Günstig ist das Studio Display XDR zwar mit mindestens 3399 Euro (ohne Ständer und mit VESA-Mount) nicht, doch im Wettbewerb mit professionellen Bildschirmen für den medizinischen Bereich ist dieser Preis geradezu ein Schnäppchen – besonders wenn man 5K-Auflösung und Helligkeit einberechnet. Allerdings ist der Screen mit 27 Zoll relativ klein geraden, das Pro Display XDR, zuletzt völlig veraltet, hatte Apple mit seinen knapp 32 Zoll ersatzlos aus dem Programm gestrichen.
Zertifizierung in weiteren Regionen angestrebt
Apple hatte bereits zuvor mitgeteilt, dass man DICOM-Fähigkeit und medizinische Kalibrierung anstrebt, mit der FDA-Zulassung sind sie nun offiziell. Für DICOM bietet macOS in der aktuellen Version passende Presets, die sich durch die Systemeinstellungen auswählen lassen. Apple bereitet offenbar auch eine Zertifizierung in weiteren Ländern vor, darunter vermutlich Europa. Auch hier könnte der Konzern mit dem Screen im Radiologie-Bereich punkten.

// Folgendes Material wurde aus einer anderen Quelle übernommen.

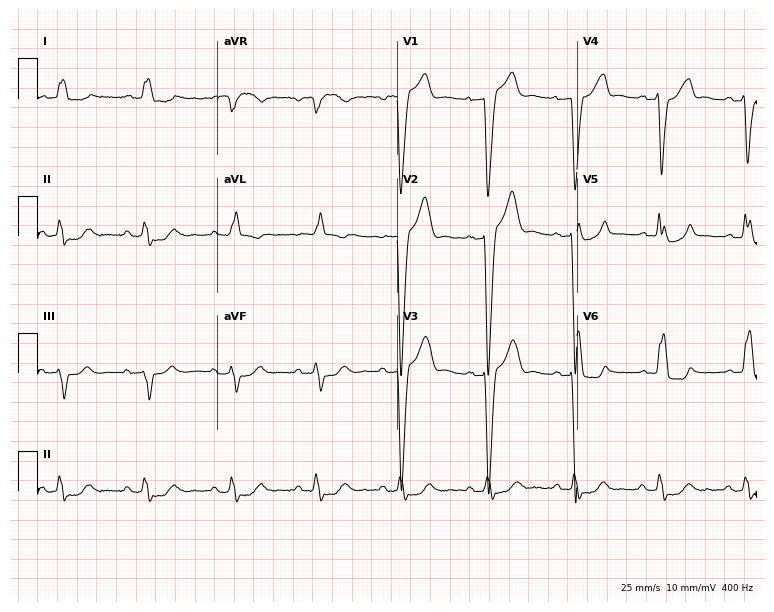
Electrocardiogram, a man, 56 years old. Interpretation includes left bundle branch block.
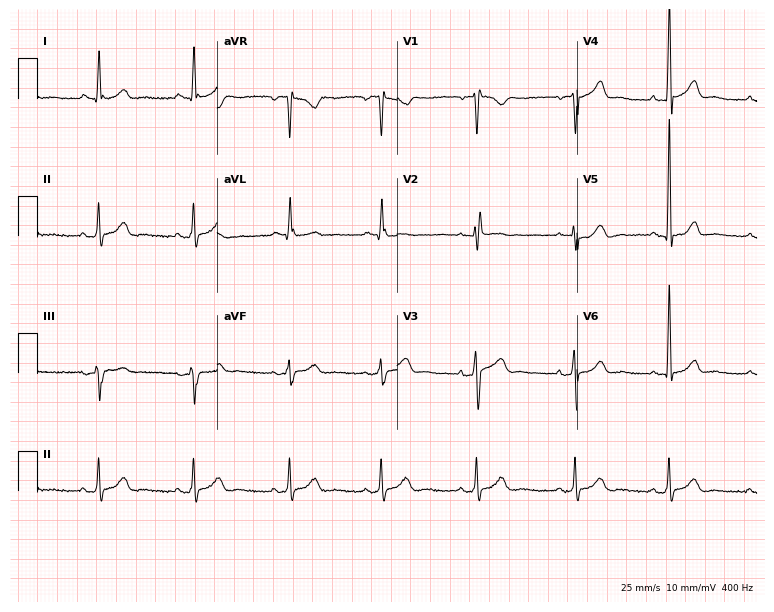
Standard 12-lead ECG recorded from a 53-year-old male. None of these six findings is recorded: first-degree AV block, right bundle branch block (RBBB), left bundle branch block (LBBB), sinus bradycardia, atrial fibrillation (AF), sinus tachycardia. Only these six findings were labelled.
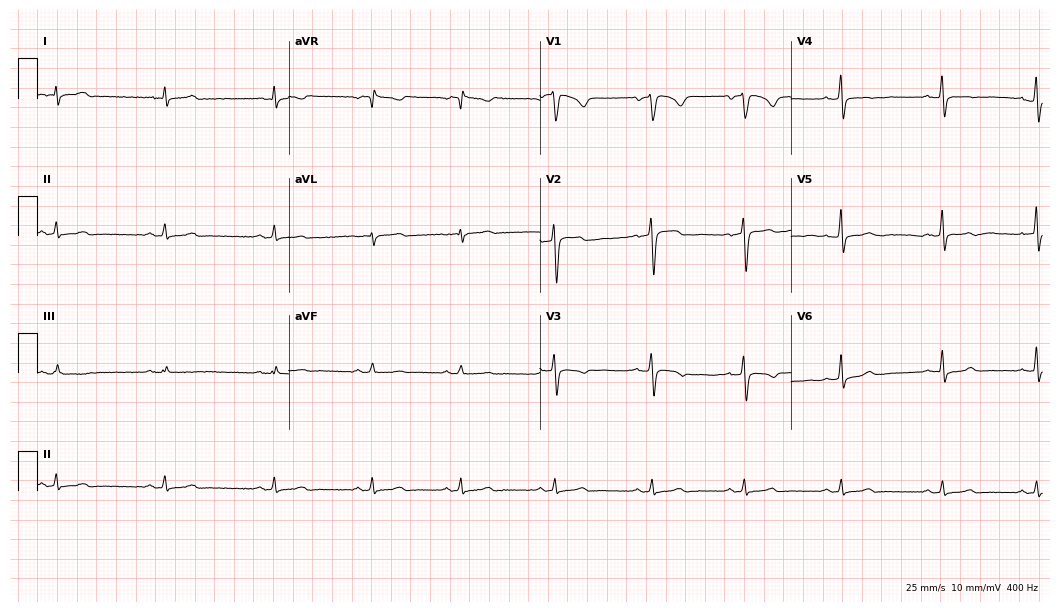
Electrocardiogram, a 43-year-old female patient. Overall reading on record: normal ECG.
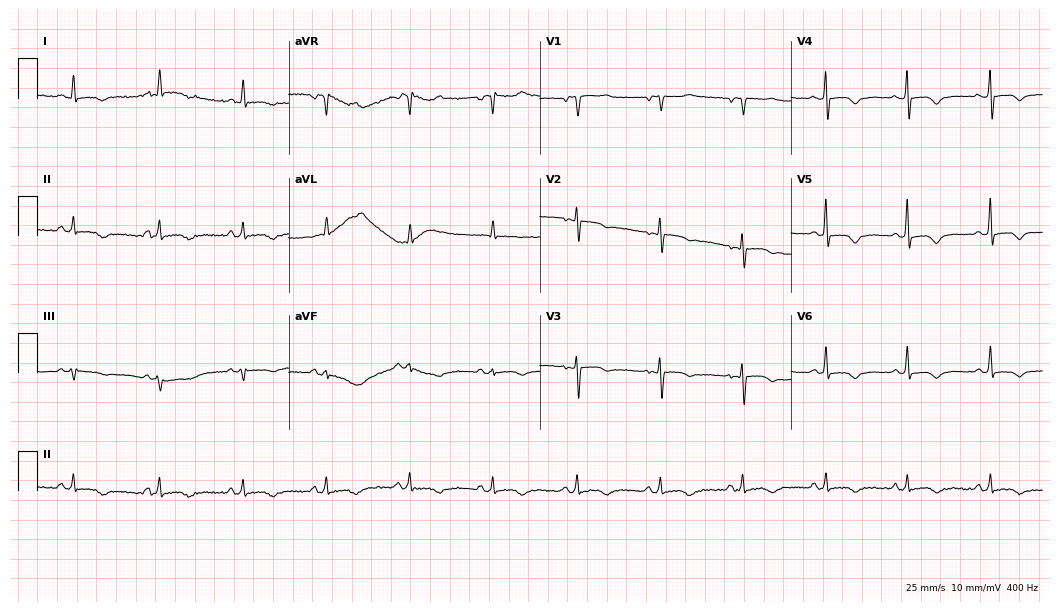
ECG — a female patient, 59 years old. Screened for six findings — first-degree AV block, right bundle branch block, left bundle branch block, sinus bradycardia, atrial fibrillation, sinus tachycardia — none is recorded.

Das Studio Display XDR spielt seine Vorteile allerdings nur mit passenden Macs aus. So sind nur Apple-Silicon-Geräte überhaupt kompatibel, 120 Hertz unterstützen nur neuere Macs beziehungsweise bessere ausgestattete Maschinen. M1, M1 Pro, M1 Max, M1 Ultra, M2 und M3 stellen nur 60 Hertz dar.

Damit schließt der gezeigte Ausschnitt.